● Exercise objective
Looking through the records below, please work out how many lines contain "what". Give only that number.

● Input data
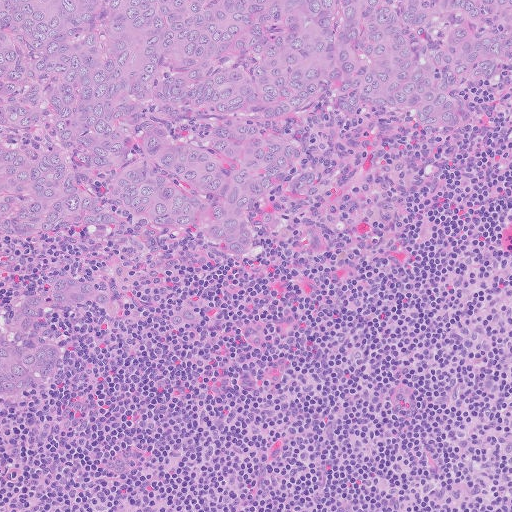
H&E-stained section of a sentinel lymph node (breast cancer), from a whole-slide image, viewed at about 10×: the field is about 0.51 mm across, about 1.0 µm per pixel.
Question: Describe where the metastatic carcinoma lies in this crop.
Answer: One metastatic tumour region; its boundary, reduced to 12 corners and listed clockwise: (0, 0), (511, 0), (511, 80), (475, 91), (452, 128), (432, 133), (325, 96), (250, 285), (198, 327), (88, 326), (71, 369), (0, 407).
Tumour covers about 45% of the frame.
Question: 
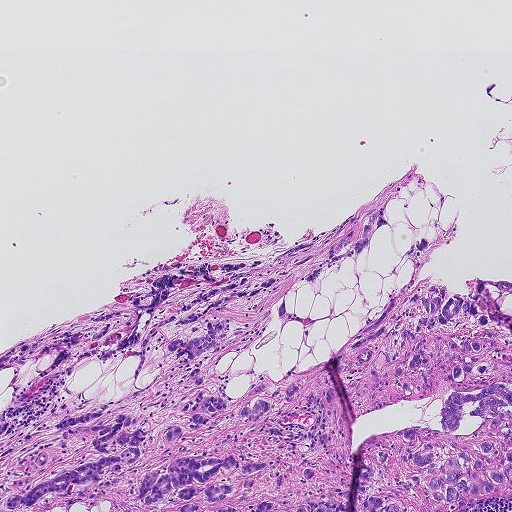
A 0.93-mm field of an H&E-stained sentinel lymph node from a breast-cancer patient (whole-slide image), shown at about 5×, about 1.8 µm per pixel.
Estimate the proportion of this field that is metastatic tumour.

Choices:
 (A) about 10% to 20%
 (B) about 50% or more
 (C) none: no tumour is outlined
 (D) about 5% or less
 (E) about 25% to 45%

Answer: (E) about 25% to 45%
About 40% of the field is tumour.
Boundaries of two metastatic tumour regions, simplified and listed clockwise, largest first: region 1: (383, 206), (362, 254), (288, 290), (314, 324), (278, 318), (284, 292), (214, 375), (230, 370), (237, 398), (314, 367), (410, 280), (412, 240), (441, 238), (418, 283), (511, 281), (511, 498), (0, 511), (0, 354), (163, 263), (277, 256), (358, 208), (355, 239); region 2: (486, 86), (494, 87), (492, 95), (500, 100), (508, 98), (511, 92), (511, 101), (508, 104), (499, 104), (492, 100), (486, 94).
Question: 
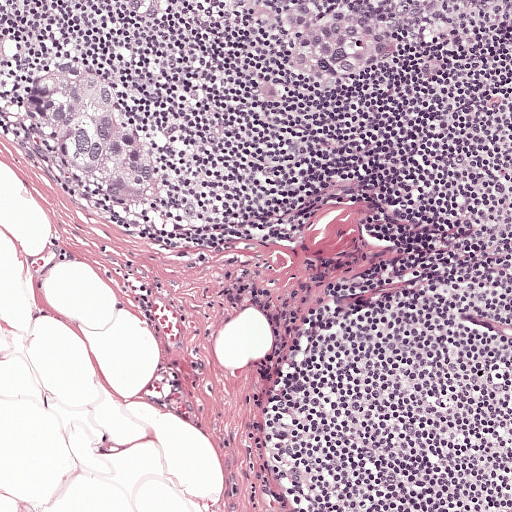
Which magnification is this H&E lymph node field most likely shown at?

Choices:
 (A) about 10×
 (B) about 20×
 (C) about 5×
 (D) about 40×
 (E) about 2.5×

Answer: (A) about 10×
This is a crop of a whole-slide image: an H&E-stained breast-cancer sentinel lymph node section at roughly 10× magnification (about 0.97 µm per pixel; the crop spans about 0.5 mm).
Three metastatic tumour regions, each outlined as a closed clockwise path in crop pixels (x, y), largest first: region 1: (62, 59), (103, 66), (122, 82), (152, 143), (162, 170), (164, 199), (154, 208), (142, 207), (74, 176), (27, 144), (12, 119), (13, 87), (24, 75); region 2: (309, 0), (329, 8), (353, 6), (393, 22), (404, 32), (404, 46), (398, 55), (365, 81), (325, 86), (298, 75), (285, 77), (293, 85), (293, 99), (283, 104), (267, 104), (254, 97), (254, 86), (278, 77), (274, 64), (295, 44), (286, 35), (281, 9), (293, 1); region 3: (108, 0), (168, 0), (167, 12), (158, 27), (147, 31), (134, 30), (122, 23), (113, 11).
The annotated tumour makes up about 10% of the crop.
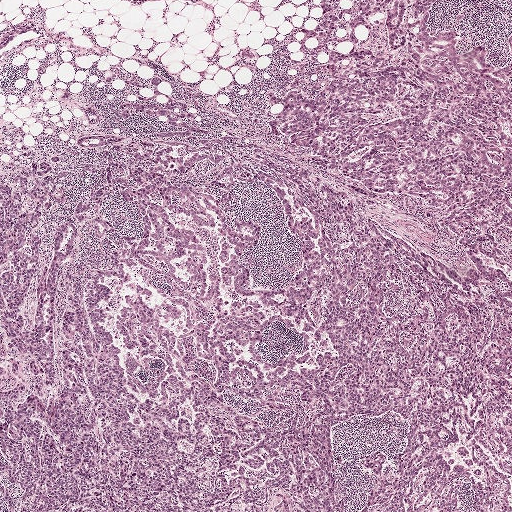
This is a crop of a whole-slide image: an H&E-stained breast-cancer sentinel lymph node section at roughly 2.5× magnification (about 3.9 µm per pixel; the crop spans about 2.0 mm).
Four metastatic tumour regions, each outlined as a closed clockwise path in crop pixels (x, y), largest first: region 1: (363, 0), (441, 0), (428, 29), (456, 29), (460, 52), (485, 45), (495, 67), (511, 32), (502, 222), (494, 214), (445, 230), (408, 199), (317, 168), (268, 132), (284, 104), (265, 104), (266, 91), (321, 96), (330, 46), (385, 51), (379, 13), (346, 27); region 2: (344, 239), (376, 245), (401, 261), (403, 281), (386, 312), (430, 308), (438, 349), (465, 370), (470, 395), (455, 443), (445, 448), (449, 475), (426, 501), (396, 463), (408, 421), (387, 411), (348, 417), (332, 432), (341, 496), (352, 511), (297, 511), (290, 496), (295, 470), (278, 449), (296, 397), (265, 376), (300, 352), (302, 339), (280, 324), (268, 325), (257, 346), (263, 366), (243, 347), (216, 339), (220, 314), (211, 272), (217, 269), (223, 295), (315, 326), (327, 268); region 3: (65, 307), (72, 309), (98, 427), (95, 479), (80, 511), (5, 511), (0, 496), (0, 389), (25, 387), (30, 396), (36, 392), (47, 401), (55, 396), (60, 383), (57, 325); region 4: (376, 449), (385, 453), (385, 467), (407, 483), (407, 490), (403, 498), (405, 511), (354, 511), (366, 504), (372, 489), (373, 473), (361, 462), (360, 456).
Tumour covers about 30% of the frame.
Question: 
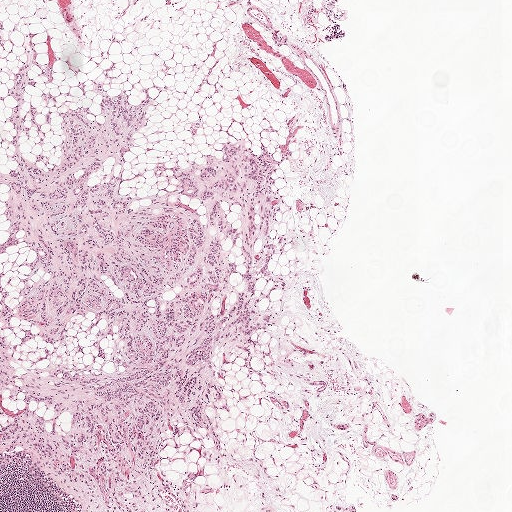
This is a crop of a whole-slide image: an H&E-stained breast-cancer sentinel lymph node section at roughly 2.5× magnification (about 3.9 µm per pixel; the crop spans about 2.0 mm).
Roughly what share of this field is metastatic tumour?

Choices:
 (A) about 50% or more
 (B) about 5% or less
 (C) about 10% to 20%
 (D) about 25% to 45%
 (E) none: no tumour is outlined

Answer: (D) about 25% to 45%
About 30% of the field is tumour.
Outlines of four tumour regions, largest first (closed clockwise paths, crop pixels): region 1: (25, 49), (52, 67), (28, 70), (46, 137), (21, 149), (58, 164), (59, 113), (103, 123), (112, 61), (108, 94), (151, 92), (128, 210), (159, 162), (226, 141), (266, 162), (272, 320), (252, 356), (213, 358), (233, 416), (113, 478), (0, 458), (6, 90); region 2: (193, 122), (199, 123), (199, 128), (196, 131), (198, 134), (193, 137), (191, 137), (190, 132), (187, 130); region 3: (48, 91), (51, 94), (56, 97), (57, 102), (55, 102), (41, 99), (41, 95), (44, 93), (48, 92); region 4: (49, 111), (51, 111), (52, 112), (52, 113), (50, 116), (51, 124), (47, 126), (45, 126), (46, 120), (44, 114).
One more small tumour piece is annotated here but not outlined.
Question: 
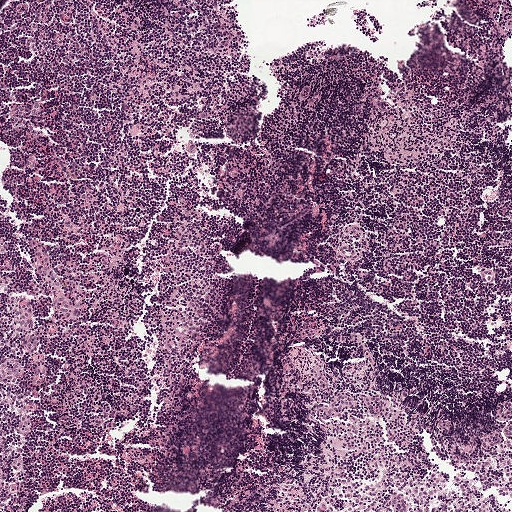
About what magnification does this crop show?

Choices:
 (A) about 2.5×
 (B) about 20×
 (C) about 10×
 (D) about 40×
 (E) about 5×

Answer: (E) about 5×
This is a crop of a whole-slide image: an H&E-stained breast-cancer sentinel lymph node section at roughly 5× magnification (about 1.9 µm per pixel; the crop spans about 1 mm).
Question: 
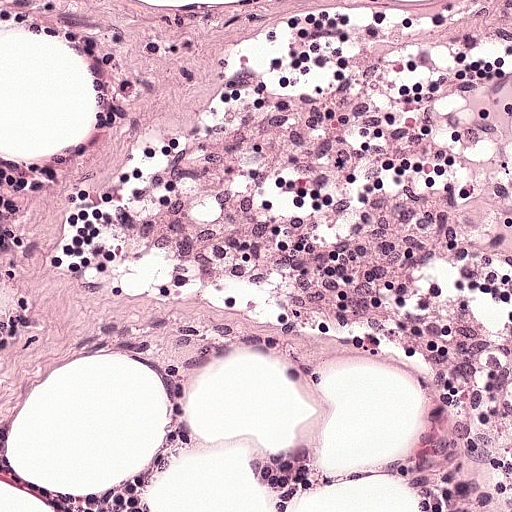
At roughly what magnification is this field shown?

Choices:
 (A) about 40×
 (B) about 2.5×
 (C) about 5×
 (D) about 10×
 (E) about 20×

Answer: (E) about 20×
Lymph node section stained with H&E, from a whole-slide image of a breast-cancer sentinel node. Magnification about 20×, about 0.25 mm across the frame, about 0.49 µm per pixel.
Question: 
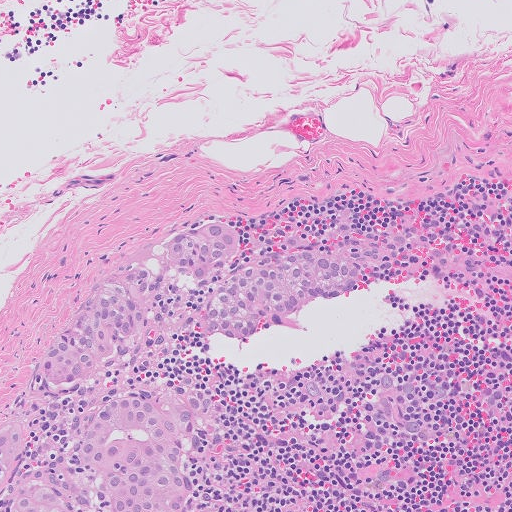
At roughly what magnification is this field shown?

Choices:
 (A) about 10×
 (B) about 5×
 (C) about 20×
 (D) about 2.5×
 (E) about 40×

Answer: (A) about 10×
H&E-stained section of a sentinel lymph node (breast cancer), from a whole-slide image, viewed at about 10×: the field is about 0.51 mm across, about 1.0 µm per pixel.
Two metastatic tumour regions, each outlined as a closed clockwise path in crop pixels (x, y), largest first: region 1: (224, 217), (241, 235), (240, 250), (248, 261), (263, 259), (282, 238), (297, 236), (309, 246), (370, 251), (373, 280), (364, 293), (306, 309), (236, 340), (205, 338), (195, 327), (204, 284), (162, 327), (86, 381), (43, 381), (42, 353), (78, 303), (121, 260), (193, 220); region 2: (163, 378), (208, 396), (219, 426), (199, 467), (204, 480), (194, 508), (0, 511), (0, 429), (23, 423), (34, 434), (28, 465), (42, 462), (90, 407).
The annotated tumour makes up about 20% of the crop.
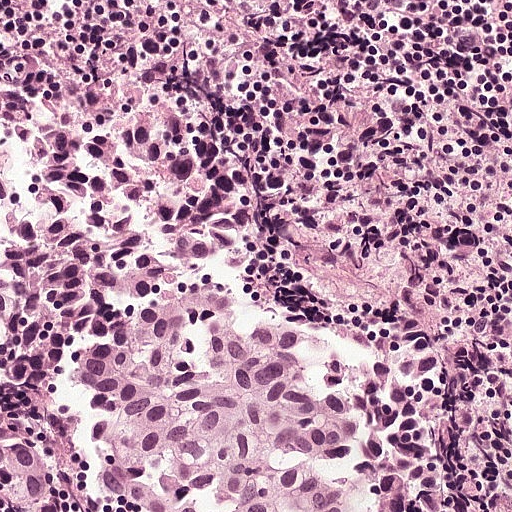
This is a crop of a whole-slide image: an H&E-stained breast-cancer sentinel lymph node section at roughly 20× magnification (about 0.49 µm per pixel; the crop spans about 0.25 mm).
Question: Trace the edge of each tumour region in this crop, as (x, y) points from 0 to 511.
Answer: Outlines of two tumour regions, largest first (closed clockwise paths, crop pixels): region 1: (9, 60), (125, 98), (225, 164), (244, 197), (245, 230), (223, 264), (428, 388), (453, 432), (455, 511), (144, 511), (90, 439), (90, 375), (58, 397), (4, 376), (0, 62); region 2: (0, 420), (6, 420), (42, 437), (48, 442), (56, 458), (55, 478), (50, 486), (46, 506), (38, 511), (18, 511), (10, 510), (0, 504).
The annotated tumour makes up about 50% of the crop.
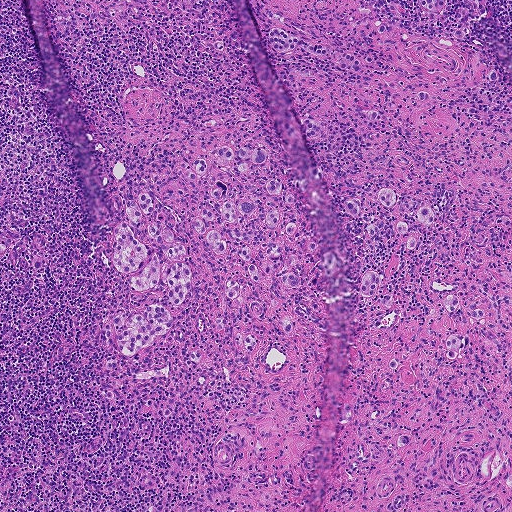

● Task result
4